Introduction
PDI’s internal models are available in each account and included on all polling samples.
These models are what we consider “functional models,” intended to provide for greater targeting of voters by any campaign. PDI models (like most models) are best when used to supplement or refine other available data or used when there is no other data available. For example if you are trying to identify possible degrees of partisanship or Ideology you should start the actual party of those voters that you want to further distinguish, such as including only INDEPENDENT voters or excluding all DemPlus and RepPlus voters, then use the partisanship or ideology model score to segment or separate those remaining voters who’s partisanship is unknown.
PDI Ideology Liberal / Conservative
This model identifies how conservative or liberal a voter is based on a number of factors. The analysis begins with the survey responses, but then also includes elements such as the actual party registration, household partisan composition using PDI's 27 different household party type codes, and precinct level election outcomes in key past elections.
Category | Count | Percentage (%) |
Very Liberal | 962,040 | 4.47% |
Liberal | 7,522,419 | 34.99% |
Moderate | 7,856,581 | 36.54% |
Conservative | 4,821,438 | 22.43% |
Very Conservative | 337,617 | 1.57% |
To use this model in the PDI, select a score from 1-100, where 1 is the most liberal, and 100 is the most conservative. As can be seen in the following chart, the median result is a more liberal voter, however there is a second hump in the data showing a strong population of conservative, but not very conservative voters. A score below 42 represents someone classified as a liberal, and a score over 72 represents someone classified as conservative. Within the range of 42-72, where voters are categorized as moderate, scores from 42 and 57 will lean liberal and scores from 57-72 will lean conservative.
PDI Partisanship of Independent Voters
The current PDI system includes party registration, and a set of party descriptions called DemPlus and RepPlus which can be used to capture both those party registrants, and people who have donated to, pulled ballots for, or previously been registered Democratic (DemPlus) or Republican (RepPlus).
This model builds on the DemPlus and RepPlus by allowing campaigns to target independents who model to primarily vote with Democrats or Republicans.
This model uses some of the same building blocks, but then adds household partisan makeup, ethnicity, age, registration date and voter surveys in which independent voters were asked if they primarily sided with Democrats or Republicans.
Category | Count | Percentage (%) |
Mostly or Always Democrats | 9,672,898 | 42.67% |
Usually through Mostly Democrats | 1,887,644 | 8.33% |
True Swing Voter | 3,046,306 | 13.44% |
Usually through Mostly Republicans | 2,594,097 | 11.44% |
Mostly or Always Republicans | 5,467,880 | 24.12% |
PDI Children in Household/Likely Parent
To use this model in the PDI, select all scores greater than 50 for households with school aged children under 18, and all scores less than 50 for households without children under 18. The closer the scores are to the extremes, the more confidence in children in (or out) of household there should be. As a binary model, we recommend using 50 as a cut point. You can also just use the “Likely Parents” option found in the Demographics tab of the PDI to select the same voters.

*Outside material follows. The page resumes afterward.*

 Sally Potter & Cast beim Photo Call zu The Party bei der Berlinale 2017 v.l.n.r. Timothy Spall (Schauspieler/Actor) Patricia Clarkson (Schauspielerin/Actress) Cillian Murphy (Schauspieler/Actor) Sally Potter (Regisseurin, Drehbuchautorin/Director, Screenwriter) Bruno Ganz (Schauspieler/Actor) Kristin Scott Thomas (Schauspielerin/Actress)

PDI Support for Abortion/Choice (2023-2024)
This probabilistic model measures how likely someone is to respond that they support Pro-Choice policies on a survey. Importantly, scores on either extreme do not necessarily reflect an intensity of support, but rather our measure of confidence of our knowledge of the voter’s propensity to support Pro-Choice policies. For example, scores of 75 are not necessarily more pro-choice than scores of 60, we simply have more confidence that they are pro-choice. As a cutoff for messaging, we recommend starting with a cut point at 50 to exclude anti-abortion voters for paid media outreach.

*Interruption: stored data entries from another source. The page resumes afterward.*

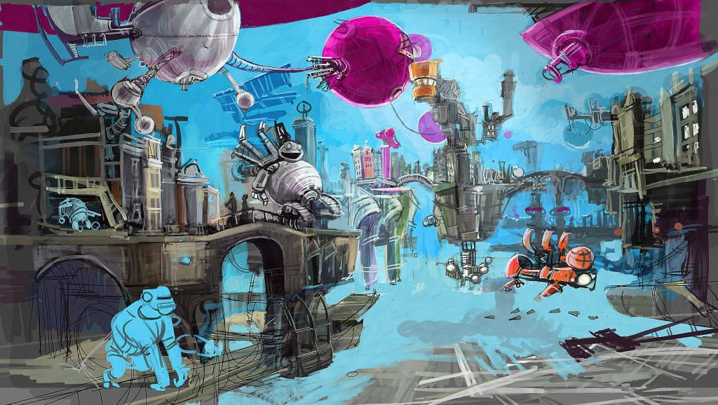 Artwork del nuevo cortometraje del Blender Institute
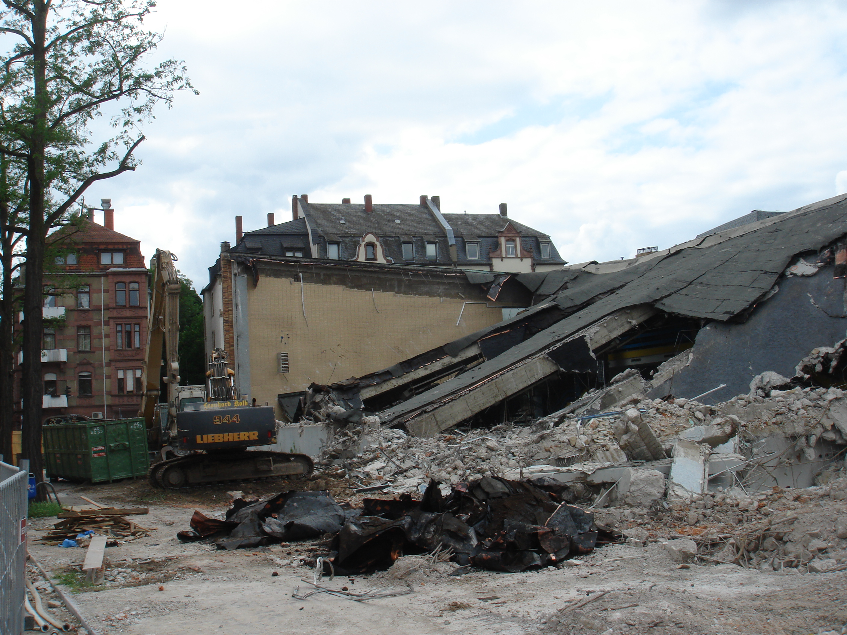 Stürzenden Linien am Gebäude, abgerissenes Stadtbad Frankfurt Sachsenhausen, Textorstraße
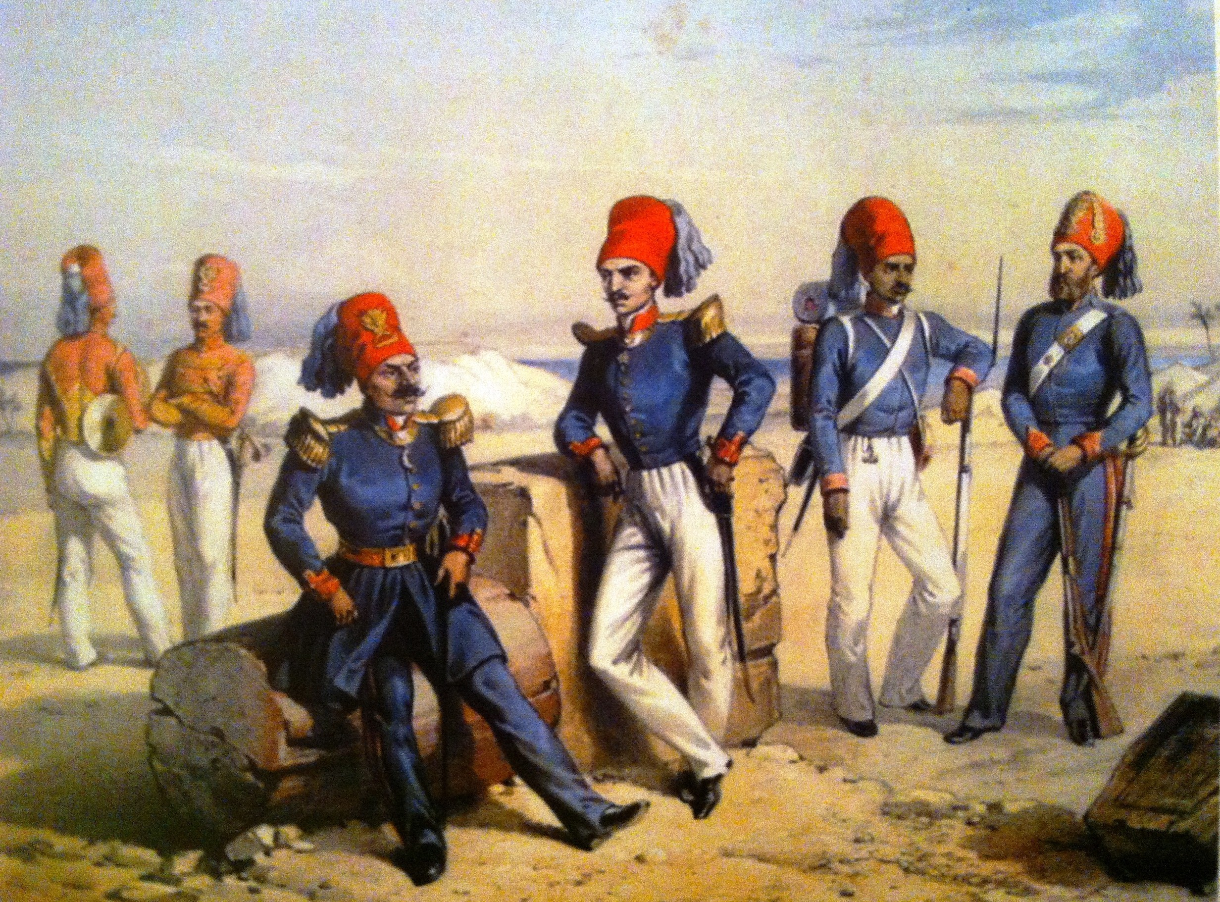 Lithographie montrant des officiers, soldats et trompettes de la marine tunisienne issue des réformes d'Ahmed Ier Bey après 1840

Deep dive into model scores
On a technical level, all of our models are built in a similar way. Since 2016, PDI has continuously run large email surveys via the PDI Emailing module and the SurveyMonkey platform, giving us access to over 200,000 voter-file matched responses. We then take the relevant questions from the surveys, along with the respondents corresponding voter file data, and fit machine learning models to figure out which variables are the most predictive to their responses. After validating these models on a holdout sample of survey response (i.e., some survey responses that are intentionally not included into the modeling process in order to figure out how predictive these models are), we then score these model on the entire voter file.

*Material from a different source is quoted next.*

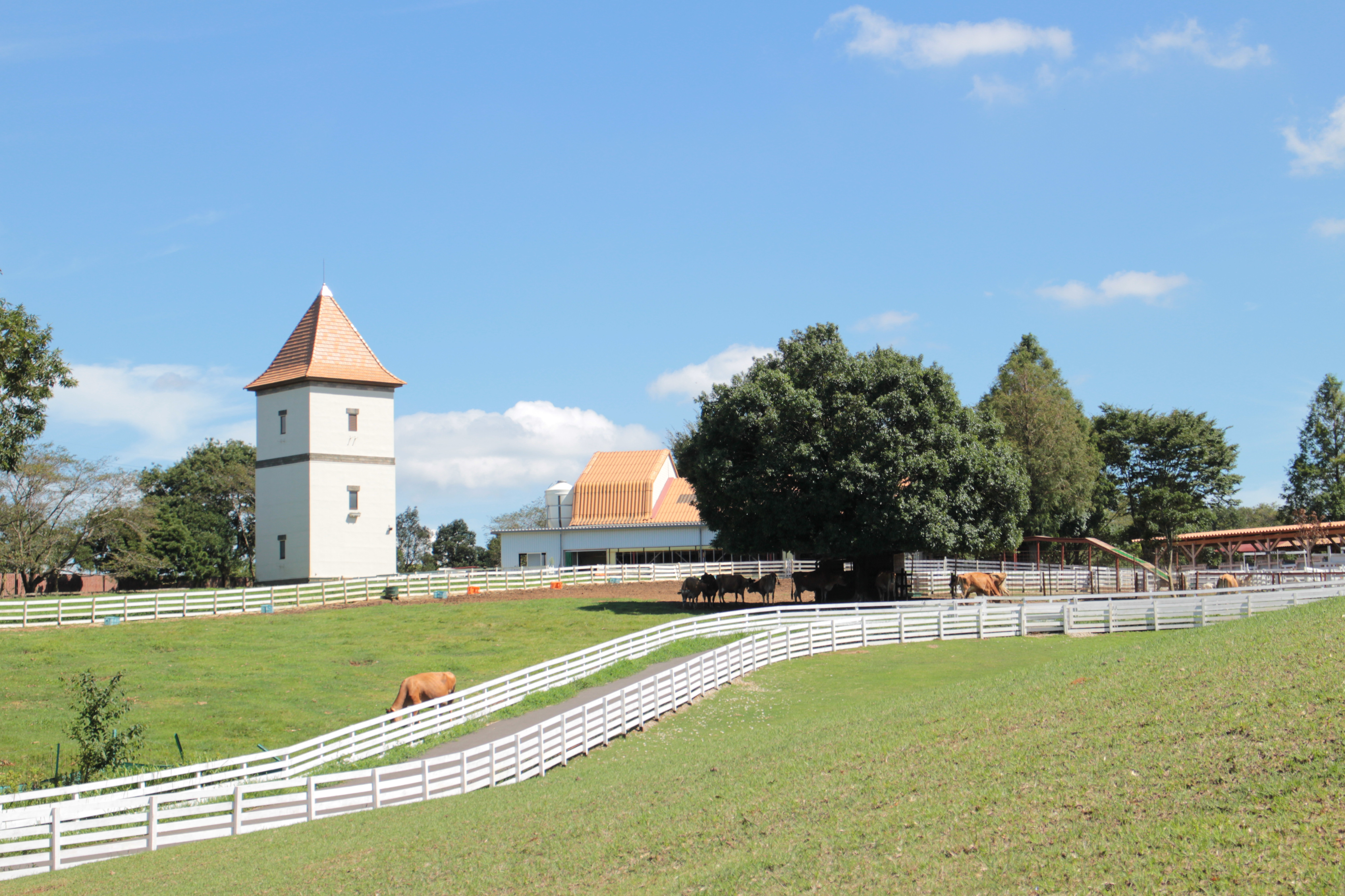 園内風景
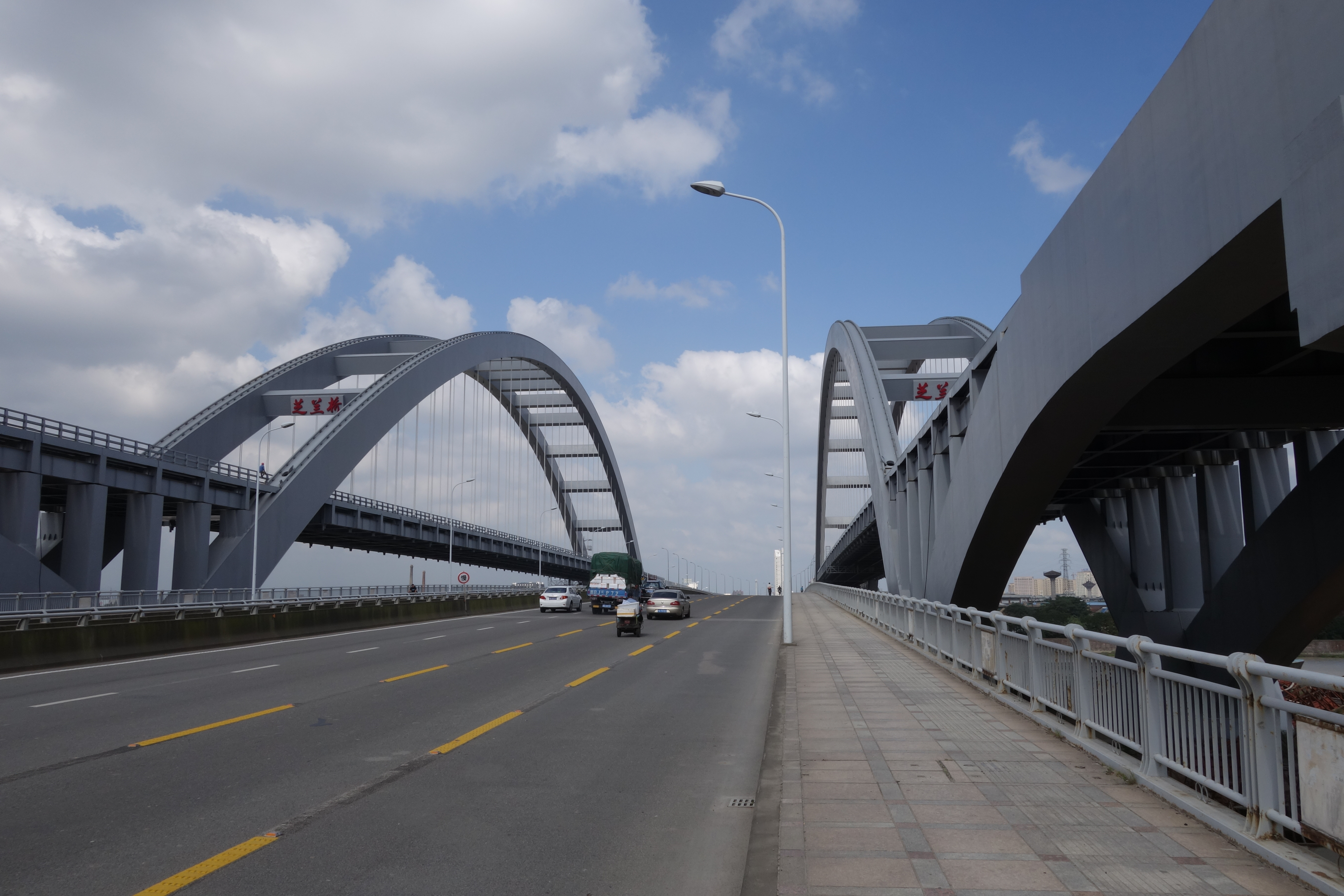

In order to understand how these models work, it’s useful to crack them open and look at individual examples. Using a methodology developed by researchers at the University of Washington known as SHAP, we can examine the individual “contribution” of each variable to each individual’s score. For an illustrated example, here’s a plot explaining the author’s partisanship score.
This seems fairly obvious -- the author is a registered Democrat, who lives with another Democrat, in a dense urban city. We have pretty high confidence this is a Liberal!